◆ Recorded information
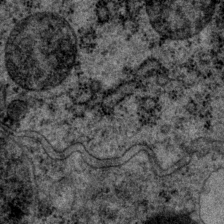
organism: P. pacificus
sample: Pharynx
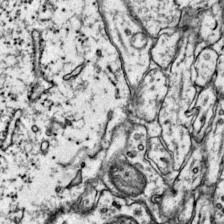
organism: Mouse
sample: Primary visual cortex
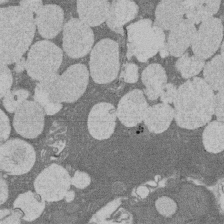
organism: Rat
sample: Salivary granule
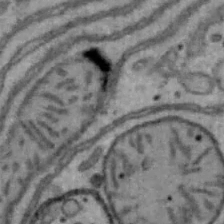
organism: Mouse
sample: Liver
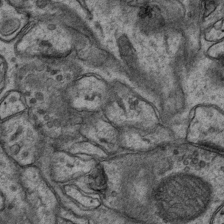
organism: Mouse
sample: CA1 Hippocampus
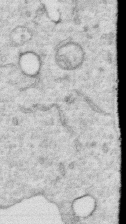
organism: Human
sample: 1205lu cells
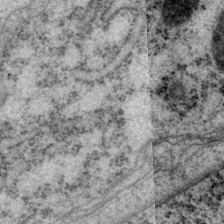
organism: P. pacificus
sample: Pharynx
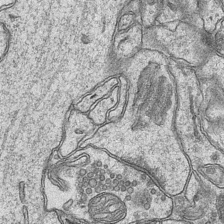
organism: Mouse
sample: CA1 Hippocampus
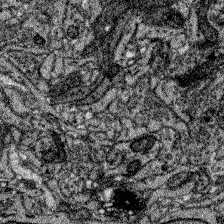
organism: Zebrafish
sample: Larval olfactory bulb
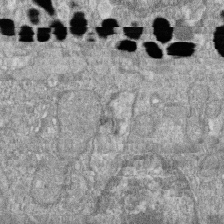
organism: Zebrafish
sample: Cilia; retinal pigment epithelium
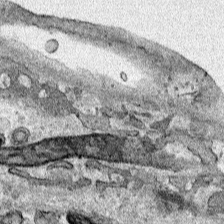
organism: Human
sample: Mitochondria in HCT116 cells
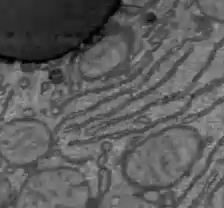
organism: C57BL Mouse
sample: Liver
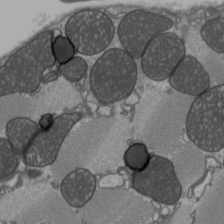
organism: C57BL Mouse
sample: Heart
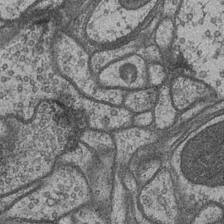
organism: Drosophila
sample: Optic medulla
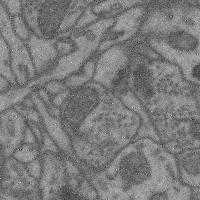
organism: Mouse
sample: Cerebral cortex
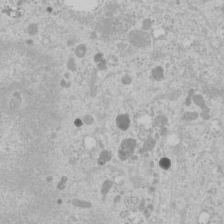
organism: Human
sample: Mitochondria in U2OS cells
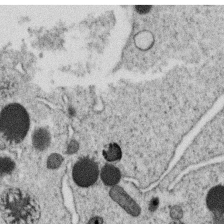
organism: C. elegans
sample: C. elegans oocyte; sperm cells
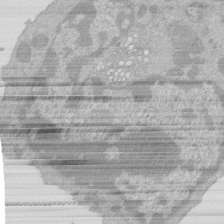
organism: Mouse
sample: Activated Pmel transgenic CD8+ T Cells
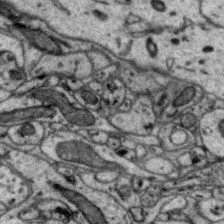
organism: Zebra finch
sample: Brain
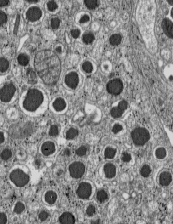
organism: C57BL Mouse
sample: Pancreatic islet
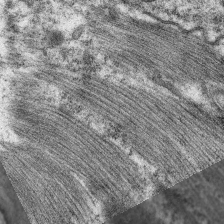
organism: C. elegans
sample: Pharynx
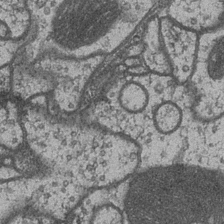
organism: Drosophila
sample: Optic medulla
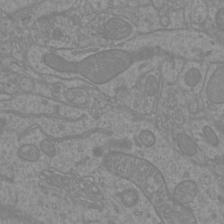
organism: Mouse
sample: Cortical neurons
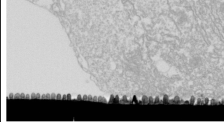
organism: Drosophila
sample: Cell division; meiosis; drosophila spermatocytes
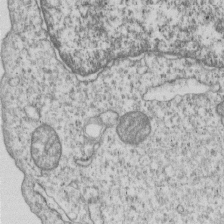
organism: Human
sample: MDA-MB-231 cells
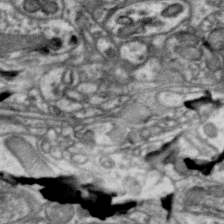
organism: Zebra finch
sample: Brain
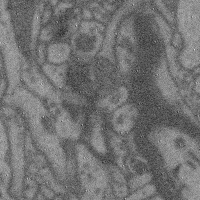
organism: Mouse
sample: Cerebral cortex
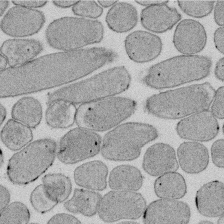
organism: E. coli
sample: Bacterial nucleoid

◆ What needs to be done
Given the entries above, transcribe exactly the lines from the one holding "organism: Rat" through the one holding "sample: Larval olfactory bulb"; pictures do not belong in the transcription.

◆ Response
organism: Rat
sample: Salivary granule
organism: Mouse
sample: Liver
organism: Mouse
sample: CA1 Hippocampus
organism: Human
sample: 1205lu cells
organism: P. pacificus
sample: Pharynx
organism: Mouse
sample: CA1 Hippocampus
organism: Zebrafish
sample: Larval olfactory bulb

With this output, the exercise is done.